(Provided data)
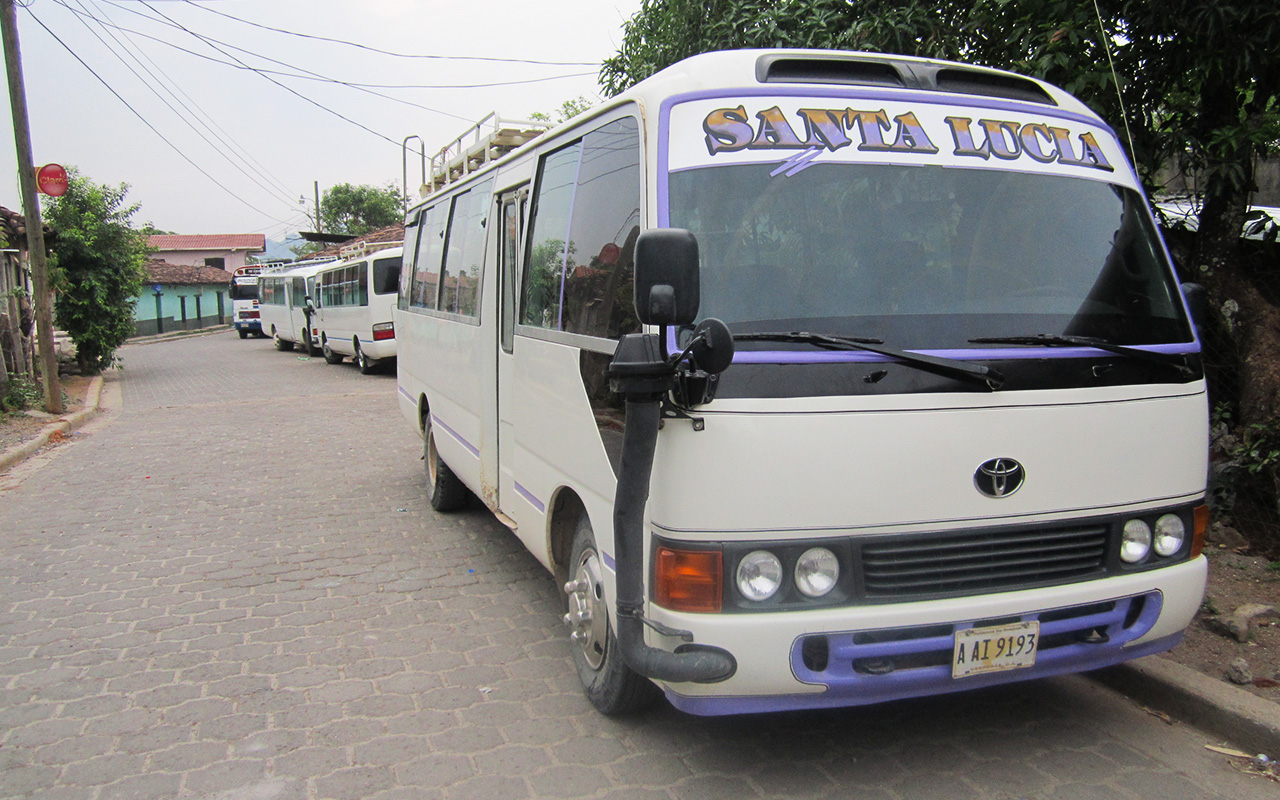 Transporte público
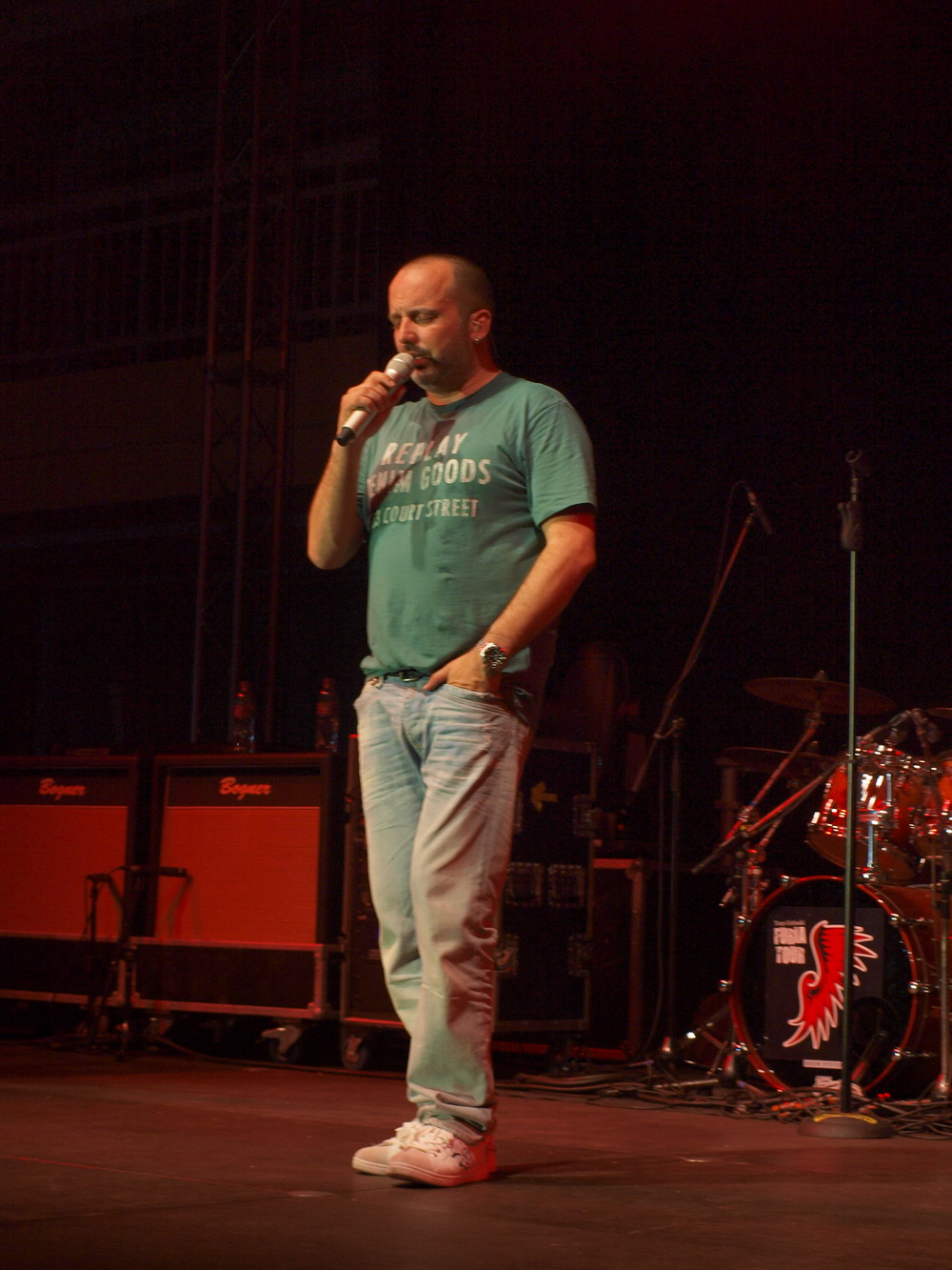 Koncert Tonija Cetinskog u Slavonskom Brodu (17. travnja 2010.)
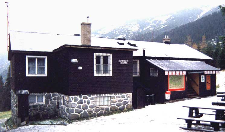 Stare, już nieistniejące Schronisko Żarskie
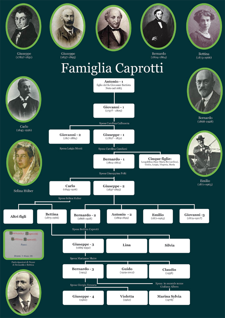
(End Provided data)
* Problem description
With the pictures excluded, restate the material exactly as it stands.

* Problem solution
 Transporte público
 Koncert Tonija Cetinskog u Slavonskom Brodu (17. travnja 2010.)
 Stare, już nieistniejące Schronisko Żarskie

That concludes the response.